Since the Mean has the smaller of the Standard Deviations, it has the least variability
6. Based on questions 3, 4, and 5 is the mean or median a better estimate for the parameter of interest? Explain your reasoning.
since the mean is a parameter of interest, it is a better estimate.
The mean seems to be a better estimate because the data points are closer to the mean and the standard deviation is less than the medians.
7. Give and interpret the 95% confidence interval for the hours of sleep a student gets.
Based on the information provided in questions 3, 4, and 5, we can determine whether the mean or median is a better estimate for the parameter of interest.
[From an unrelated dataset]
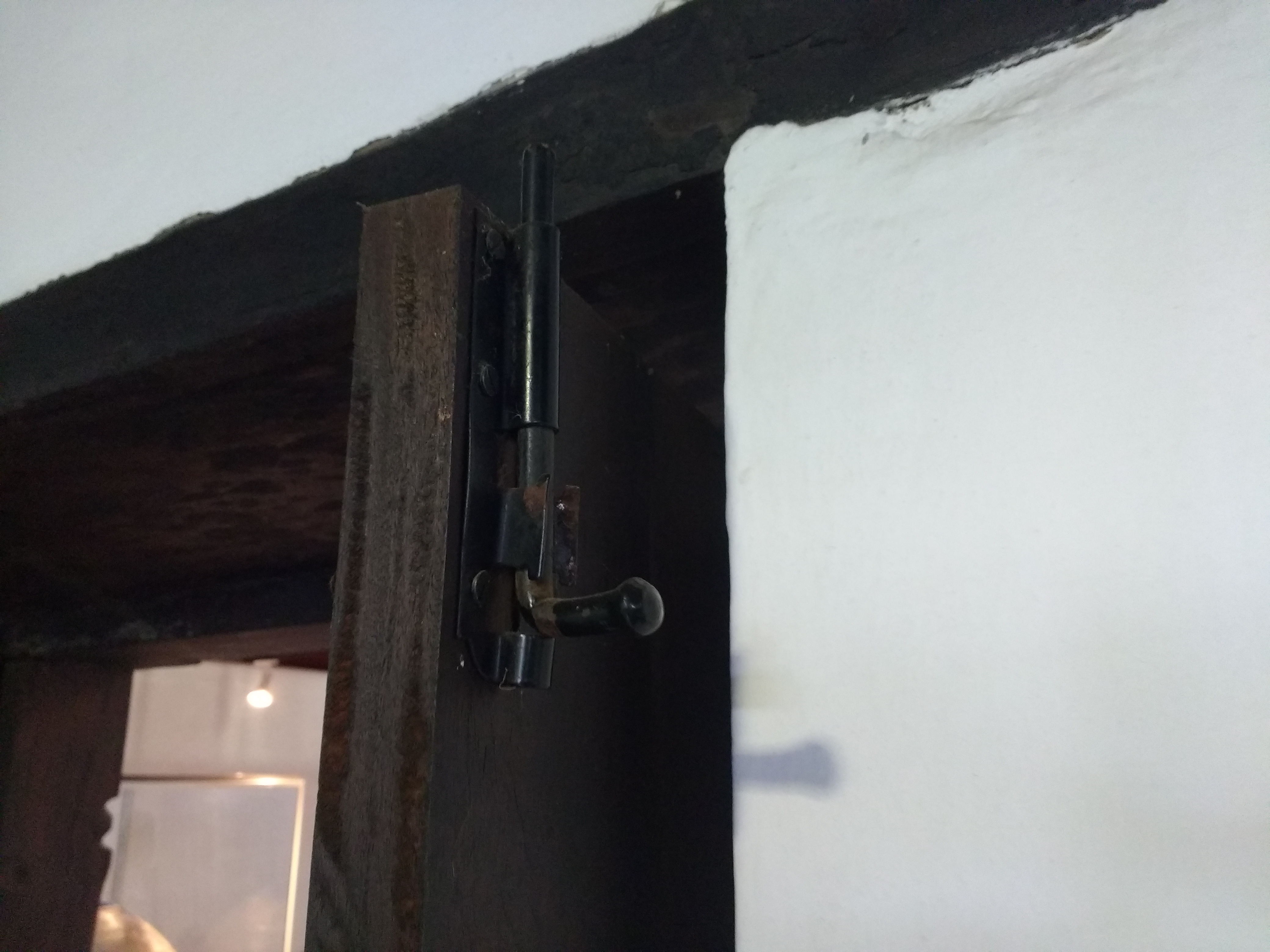 Fechadura confeccionada pelos beneditinos na oficina construída no anexo à casa original

In question 3, we found that the mean for the mean column is 3.56, which is very close to the parameter of interest (3.5), but not equal to it. This means that the mean is a reasonable estimate, but not a perfect one.
In question 4, we found that the mean for the median column is 3.6, which is also close to the parameter of interest, but not as close as the mean from question 3.
In question 5, we compared the standard deviations of the mean and median columns. We found that the standard deviation of the mean column is 0.4762, while the standard deviation of the median column is 0.7539. Since the mean has a smaller standard deviation, it indicates that the data points tend to be very close to the mean. On the other hand, the median has a larger standard deviation, suggesting that the data points are spread out over a larger range of values.
Based on these findings, we can conclude that the mean is a better estimate for the parameter of interest. Although both the mean and median are close to the parameter, the mean is slightly closer and has less variability.